Which disks are in equilibrium?

[taliaroma]

Figure 12-16 shows four overhead views of rotating uniform disks that are sliding across a frictionless floor. Three forces, of magnitude F, 2F, or 3F, act on each disk, either at the rim, at the center, or halfway between rim and center. The force vectors rotate along with the disks, and, in the “snapshots” of Fig. 12-16, point left or right. Which disks are in equilibrium?



2. \tau_{}net = 0
\tau = r(perpendicular)F



3. So I'm pretty sure that I understand why b and d are not in equilibrium, and I'm pretty sure that I understand why a is in equilibrium. I don't know how to figure out why c is in equilibrium, though. I can figure out that net force is 0, but I don't know why net torque is 0. Using the 1st and 2nd equations listed, I got -

\tau_{}net = 0(2F) + R(F) + R(F) = 2RF

where R is the radius. For c to be in equilibrium, the result of this equation has to be 0. How should I do this?

 

[tiny-tim]

welcome to pf!

hi taliaroma! welcome to pf!

(have a tau: τ )

… So I'm pretty sure that I understand why b and d are not in equilibrium, and I'm pretty sure that I understand why a is in equilibrium. I don't know how to figure out why c is in equilibrium, though. I can figure out that net force is 0, but I don't know why net torque is 0. Using the 1st and 2nd equations listed, I got -

\tau_{}net = 0(2F) + R(F) + R(F) = 2RF

where R is the radius. For c to be in equilibrium, the result of this equation has to be 0. How should I do this?[/b]
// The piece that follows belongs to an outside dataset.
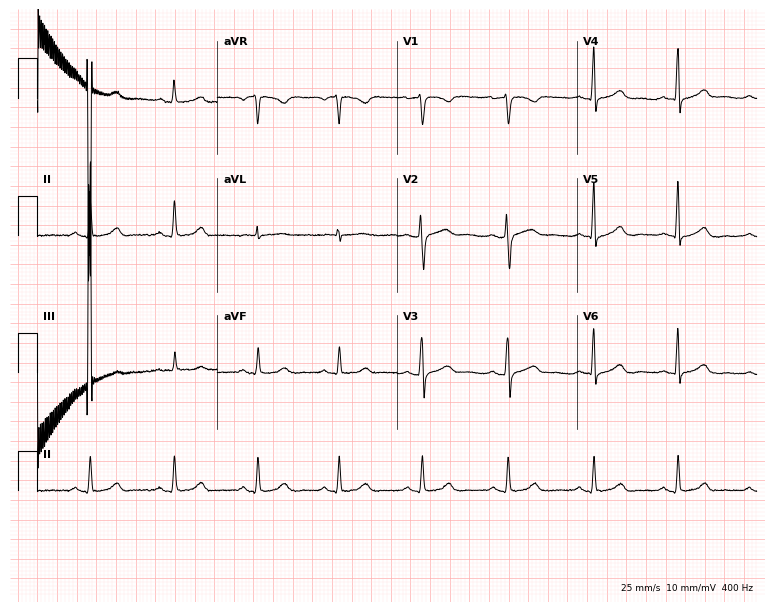
Resting 12-lead electrocardiogram (7.3-second recording at 400 Hz). Patient: a 41-year-old woman. Read as a normal ECG.

Your second equation should be τ = r x F …

if you take moments about the centre of the disc, then r is in opposite directions for the two forces, so the two r x Fs have opposite signs

however, I do it by just looking at it and saying oh that's clockwise, that's anti-clockwise!

(btw, note that you can take moments about any point, and it still comes out zero … so you can take a point which has all the forces on the same side!)

(and of course you're right about a b and d )

 

[taliaroma]

Thank you!